Entre os temas que mais têm gerado debates está a chamada "pejotização", modalidade em que o trabalhador é contratado como pessoa jurídica em vez de ter vínculo formal de emprego. O assunto está sendo analisado pelo Supremo Tribunal Federal, que deverá definir a legalidade desse tipo de contratação no julgamento do Tema 1.389.
Além da pejotização, especialistas observam um crescimento das discussões envolvendo trabalho remoto, prestação de serviços por aplicativos e reconhecimento de vínculo empregatício, assuntos que passaram a ocupar espaço significativo nos tribunais trabalhistas.
Outro fator que vem ganhando destaque é o aumento das ações relacionadas à saúde mental. Casos envolvendo ansiedade, depressão, síndrome de burnout e outras doenças ocupacionais aparecem com maior frequência nos processos, muitas vezes acompanhados de pedidos de indenização por danos morais.
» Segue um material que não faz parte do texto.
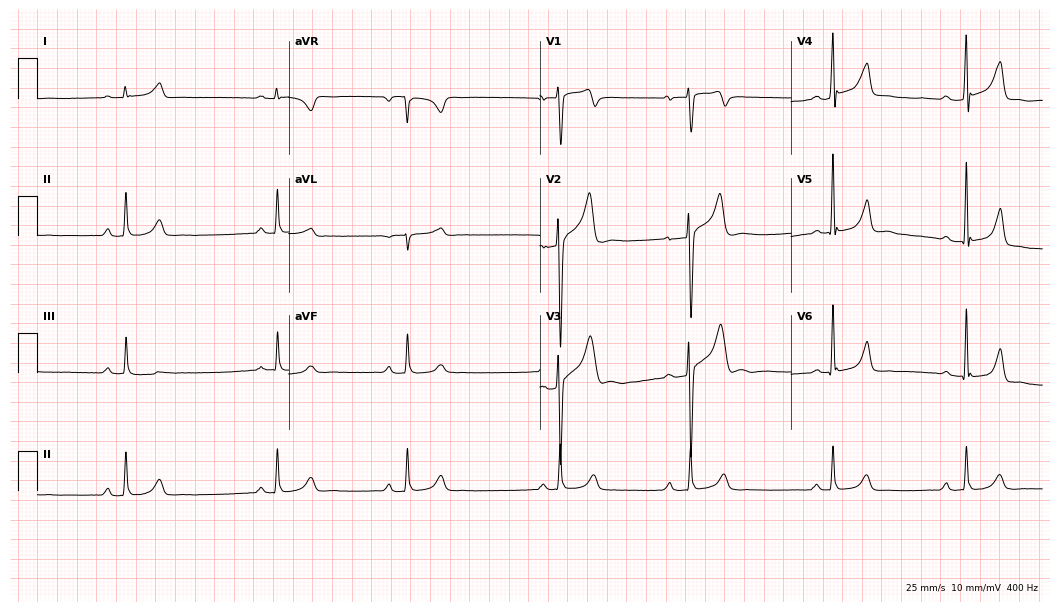
12-lead ECG from a 31-year-old male patient. Findings include first-degree AV block, sinus bradycardia (a sinus rate of 50 beats per minute or less).

Segundo os especialistas, a atualização da Norma Regulamentadora nº 1 (NR-1) reforçou a responsabilidade das empresas na prevenção dos riscos psicossociais e na promoção de ambientes de trabalho mais seguros e saudáveis.
Para reduzir conflitos e preservar direitos, a orientação é que trabalhadores mantenham documentos como contracheques, espelhos de ponto, atestados médicos, mensagens, e-mails e demais registros que possam servir como provas em eventuais ações judiciais. Também é recomendado acompanhar regularmente os depósitos do FGTS pelo aplicativo oficial da Caixa Econômica Federal.
Já para os empregadores, a recomendação é investir em programas de compliance trabalhista, fortalecer os canais internos de comunicação e garantir o cumprimento da legislação, reduzindo riscos de litígios e promovendo relações de trabalho mais equilibradas.